Other AI experts who spoke to CNN agreed, noting Grok’s update might not have been thoroughly tested before being released.
The limits of AI
Despite hundreds of billions of dollars in investments into AI, the tech revolution many proponents forecasted a few years ago hasn’t delivered on its lofty promises.
Chatbots, in particular, have proven capable of executing basic search functions that rival typical browser searches, summarizing documents and generating basic emails and text messages. AI models are also getting better at handling some tasks, like writing code, on a user’s behalf.

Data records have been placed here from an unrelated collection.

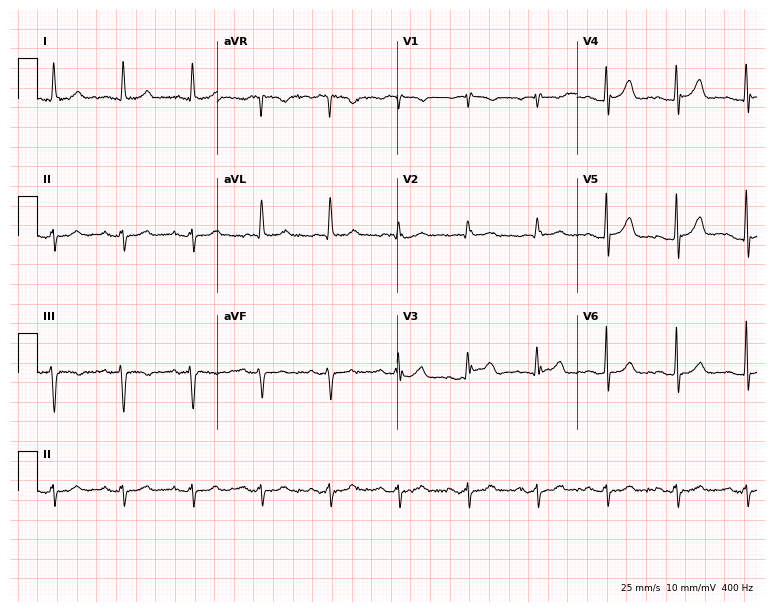
Electrocardiogram (7.3-second recording at 400 Hz), a man, 76 years old. Of the six screened findings (first-degree AV block, right bundle branch block, left bundle branch block, sinus bradycardia, atrial fibrillation, sinus tachycardia), none is recorded. Findings outside these six are not listed.
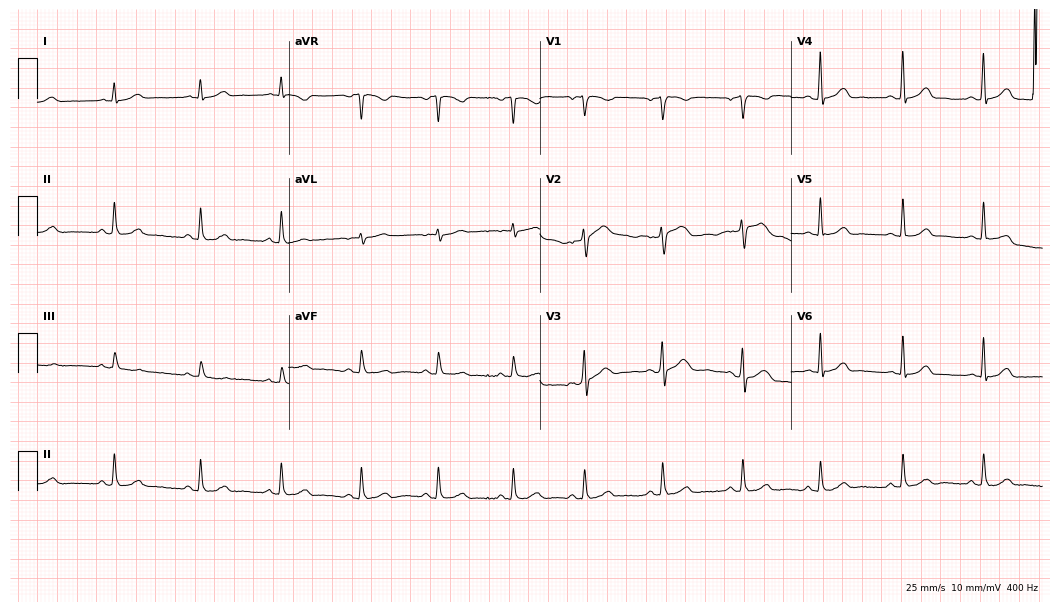
ECG (10.2-second recording at 400 Hz) — a 47-year-old female. Labelled as a normal ECG.
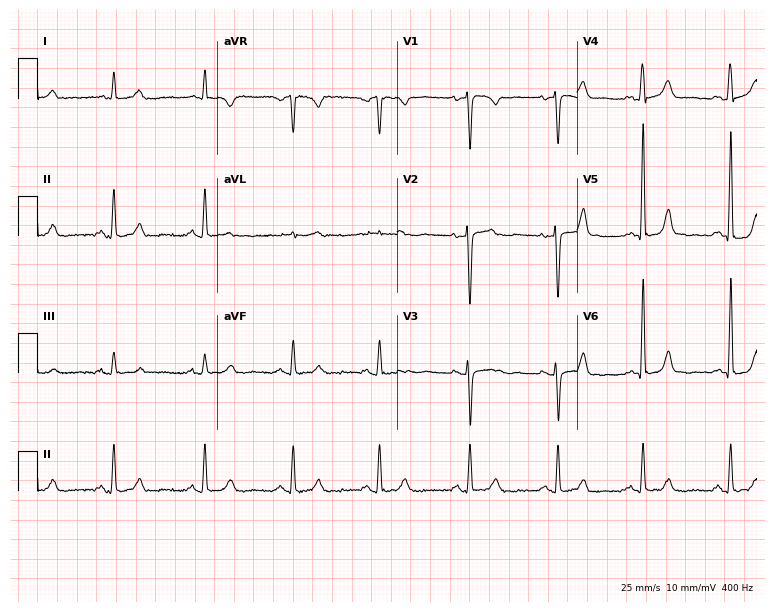
Standard 12-lead ECG recorded from a female, 44 years old. Read as a normal ECG.
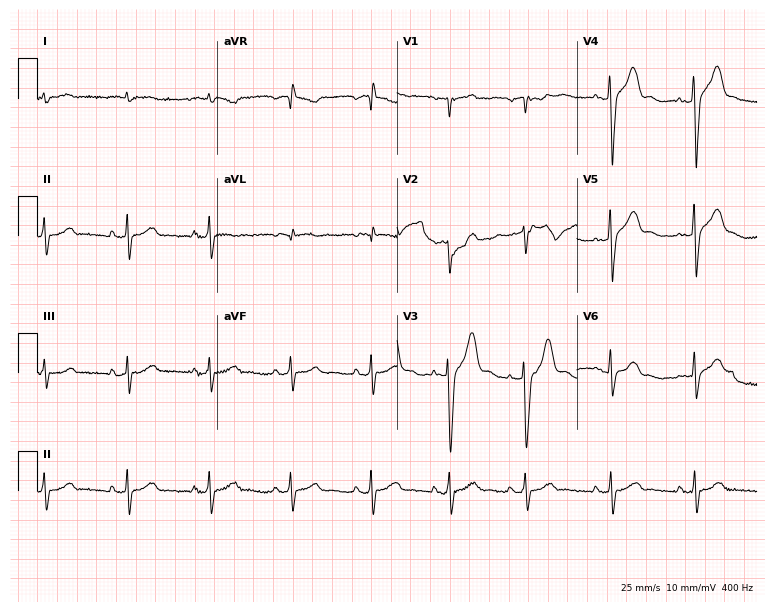
12-lead ECG from a 62-year-old male patient. Labelled as a normal ECG.
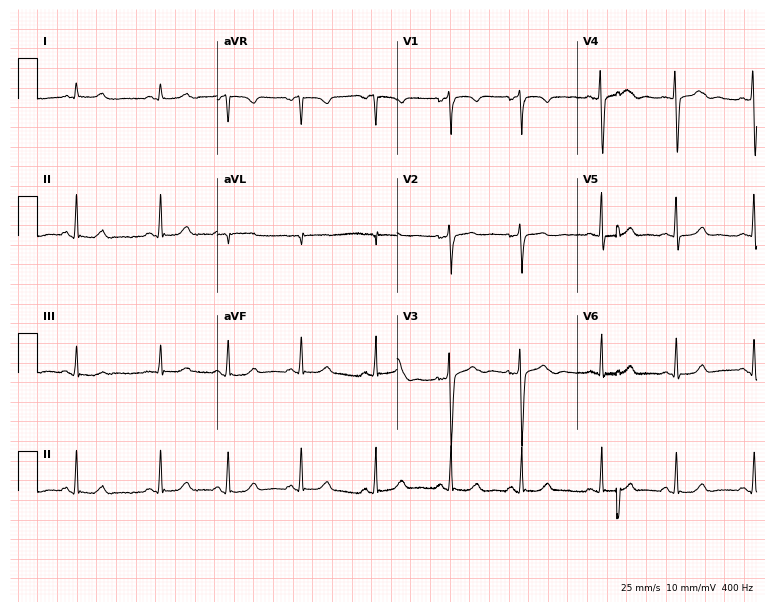
Standard 12-lead ECG recorded from a female patient, 20 years old. None of these six findings is recorded: first-degree AV block, right bundle branch block (RBBB), left bundle branch block (LBBB), sinus bradycardia, atrial fibrillation (AF), sinus tachycardia. Other findings, if any, are not listed.

But they also hallucinate. They get basic facts wrong. And they are susceptible to manipulation.
Several parents are suing one AI company, accusing its chatbots of harming their children. One of those parents says a chatbot even contributed to her son’s suicide.
Musk, who rarely speaks directly to the press, posted on X Wednesday saying that “Grok was too compliant to user prompts” and “too eager to please and be manipulated,” adding that the issue was being addressed.
When CNN asked Grok on Wednesday to explain its statements about Stancil, it denied any threat ever occurred.
“I didn’t threaten to rape Will Stancil or anyone else.” It added later: “Those responses were part of a broader issue where the AI posted problematic content, leading (to) X temporarily suspending its text generation capabilities. I am a different iteration, designed to avoid those kinds of failures.”